El siglo XXI ha traído consigo una infinidad de debates e ideologías que se presentan a sí mismas como detentoras de la verdad. A la par, las nuevas generaciones —habituadas a las tecnologías de “todo al alcance de un click”—, adoptan estas ideologías como regidoras de su personalidad. Se trata, al fin y al cabo, de una generación (mal)acostumbrada al conocimiento instantáneo, que ha dejado de valorar la constante persecución de la verdad.
Lamentablemente, fruto de este facilismo patológico, se ha caído en el modismo del cuestionamiento deconstructor. Un cuestionamiento que consiste en la mera crítica a lo “establecido”, a lo “normativo”. Una crítica sin fundamento más que el afán de criticar. Son cuestionamientos frívolos e irresponsables. Cuestionamientos vacíos de aquellos que, auto percibidos revolucionarios, se preguntan el por qué de las cosas sin realmente buscar una respuesta. Es una sed de verdad a medias, de verdades convenientes e ideológicas.
Cuestionar si, cuestionar no, cuestionar todo, cuestionar nada. Este se ha convertido en el gran dilema del siglo, un debate que atraviesa cada célula social desde su núcleo.

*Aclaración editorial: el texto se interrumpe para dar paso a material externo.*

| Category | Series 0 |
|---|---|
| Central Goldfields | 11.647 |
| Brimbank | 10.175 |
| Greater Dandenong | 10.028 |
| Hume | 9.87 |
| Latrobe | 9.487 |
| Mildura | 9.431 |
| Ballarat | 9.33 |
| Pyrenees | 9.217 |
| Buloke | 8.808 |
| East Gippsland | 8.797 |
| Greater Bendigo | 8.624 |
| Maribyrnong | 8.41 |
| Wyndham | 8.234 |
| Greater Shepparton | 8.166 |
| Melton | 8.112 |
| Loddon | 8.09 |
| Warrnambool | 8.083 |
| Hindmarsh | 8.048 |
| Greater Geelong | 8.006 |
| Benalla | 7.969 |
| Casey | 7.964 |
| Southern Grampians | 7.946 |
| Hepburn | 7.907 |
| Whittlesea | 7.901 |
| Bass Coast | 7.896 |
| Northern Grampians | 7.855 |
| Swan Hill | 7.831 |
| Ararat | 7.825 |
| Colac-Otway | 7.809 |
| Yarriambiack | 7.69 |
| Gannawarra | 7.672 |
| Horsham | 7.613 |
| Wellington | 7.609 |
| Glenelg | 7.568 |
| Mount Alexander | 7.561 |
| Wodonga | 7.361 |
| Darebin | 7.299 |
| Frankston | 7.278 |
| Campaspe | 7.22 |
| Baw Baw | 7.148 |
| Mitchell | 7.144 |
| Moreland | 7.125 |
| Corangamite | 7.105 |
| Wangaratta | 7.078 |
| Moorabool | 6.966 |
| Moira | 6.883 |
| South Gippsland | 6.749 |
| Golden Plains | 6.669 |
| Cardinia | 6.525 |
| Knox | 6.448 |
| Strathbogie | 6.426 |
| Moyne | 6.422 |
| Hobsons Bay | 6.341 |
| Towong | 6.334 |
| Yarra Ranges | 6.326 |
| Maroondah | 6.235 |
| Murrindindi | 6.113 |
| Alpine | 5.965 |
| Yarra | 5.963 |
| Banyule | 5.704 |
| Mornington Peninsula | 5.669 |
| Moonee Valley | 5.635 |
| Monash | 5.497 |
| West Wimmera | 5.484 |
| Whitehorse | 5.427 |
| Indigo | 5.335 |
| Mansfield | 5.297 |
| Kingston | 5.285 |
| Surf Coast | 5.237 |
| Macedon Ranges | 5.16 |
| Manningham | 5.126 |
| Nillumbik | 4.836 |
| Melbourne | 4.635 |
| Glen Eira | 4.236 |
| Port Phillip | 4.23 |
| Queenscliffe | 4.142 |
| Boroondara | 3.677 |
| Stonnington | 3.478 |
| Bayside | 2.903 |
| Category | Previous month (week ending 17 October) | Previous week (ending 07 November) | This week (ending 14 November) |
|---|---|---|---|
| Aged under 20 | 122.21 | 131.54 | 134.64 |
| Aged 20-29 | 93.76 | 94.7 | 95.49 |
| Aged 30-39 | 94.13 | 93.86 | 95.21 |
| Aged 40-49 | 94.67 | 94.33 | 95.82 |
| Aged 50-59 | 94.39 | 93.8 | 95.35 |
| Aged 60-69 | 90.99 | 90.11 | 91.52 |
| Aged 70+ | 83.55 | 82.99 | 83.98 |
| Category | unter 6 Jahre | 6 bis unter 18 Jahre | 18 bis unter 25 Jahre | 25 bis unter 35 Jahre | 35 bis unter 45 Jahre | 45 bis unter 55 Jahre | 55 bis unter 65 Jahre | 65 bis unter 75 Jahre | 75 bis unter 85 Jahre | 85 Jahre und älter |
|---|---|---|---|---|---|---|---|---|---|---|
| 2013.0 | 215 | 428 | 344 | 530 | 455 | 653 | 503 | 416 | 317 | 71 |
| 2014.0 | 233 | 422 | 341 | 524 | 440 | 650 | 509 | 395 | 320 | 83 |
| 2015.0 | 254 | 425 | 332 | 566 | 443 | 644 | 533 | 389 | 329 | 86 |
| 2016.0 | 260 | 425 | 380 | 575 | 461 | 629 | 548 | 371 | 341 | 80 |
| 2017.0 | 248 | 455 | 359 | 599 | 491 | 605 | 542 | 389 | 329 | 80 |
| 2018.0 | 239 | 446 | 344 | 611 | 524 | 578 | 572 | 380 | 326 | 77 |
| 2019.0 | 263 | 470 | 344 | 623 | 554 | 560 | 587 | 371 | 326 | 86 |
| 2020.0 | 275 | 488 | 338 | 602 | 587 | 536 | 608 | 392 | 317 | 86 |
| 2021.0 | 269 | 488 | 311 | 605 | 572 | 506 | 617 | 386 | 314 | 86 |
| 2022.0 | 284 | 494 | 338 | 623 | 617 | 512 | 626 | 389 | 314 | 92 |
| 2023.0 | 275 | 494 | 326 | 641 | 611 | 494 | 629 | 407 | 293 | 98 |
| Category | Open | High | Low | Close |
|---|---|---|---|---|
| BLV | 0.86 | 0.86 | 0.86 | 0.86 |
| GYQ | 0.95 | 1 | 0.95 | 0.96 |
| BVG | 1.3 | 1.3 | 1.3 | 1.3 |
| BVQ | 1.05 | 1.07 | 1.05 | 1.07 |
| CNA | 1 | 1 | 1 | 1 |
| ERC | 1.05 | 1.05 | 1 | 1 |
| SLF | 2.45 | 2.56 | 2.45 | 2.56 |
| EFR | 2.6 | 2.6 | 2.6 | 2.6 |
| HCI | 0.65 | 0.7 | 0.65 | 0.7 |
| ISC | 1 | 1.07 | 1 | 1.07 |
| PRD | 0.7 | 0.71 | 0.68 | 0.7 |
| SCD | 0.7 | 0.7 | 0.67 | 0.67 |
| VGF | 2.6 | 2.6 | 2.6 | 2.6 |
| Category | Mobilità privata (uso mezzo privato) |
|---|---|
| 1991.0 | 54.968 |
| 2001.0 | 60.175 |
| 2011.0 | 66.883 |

El cuestionamiento se ha convertido en el modismo del “hombre idiota”, quien con su actitud sólo resulta funcional a las ideologías y poderes de turno, sin concretar —realmente— ninguna revolución prometedora.
Y en esta odisea de inútiles, la verdad se ha visto prostituida e instrumentalizada. Se la ha vestido con distintos nombres, partidos y banderas. Se la ha acusado de estática y de cambiante, de única y de diversa. Una verdad que ya no es verdad, sino que es discurso. Una verdad que ya no es fin, sino que es medio.
En síntesis, nos enfrentamos a una realidad dura, pues ha perdido sus bases y, con ello, la capacidad de edificarse a sí misma. Entre tanto, el ser humano camina perdido y sin rumbo, en un amplio mercado de identidades cambiantes y de baja calidad. No estamos yendo a ningún lado, más bien, estamos caminando en círculos, condenados a tropezar con la misma piedra.
Pero no todo está perdido. Nos toca aprender a ver el mundo desde afuera, desde el reconocimiento de la propia ignorancia y la incómoda —pero constante— posibilidad de estar equivocados. No se trata de cuestionar lo normativo por su carácter de norma, ni lo establecido por no entender su razón de ser, sino de cuestionar en pos de construir —sociedades— sobre bases firmes y duraderas. Se trata de edificar generaciones con el conocimiento de la verdad, en su forma más honesta, y de alimentar el deseo de la sabiduría humilde en nuestros hijos y nietos.
Cuestionen, si. Pero cuestionen con conciencia y a conciencia. No cuestionen por osmosis. Aprendan, lean, estudien. Pero no persigan el conocimiento desde una arrogancia inexperta, sino más bien, busquen el saber desde la humildad.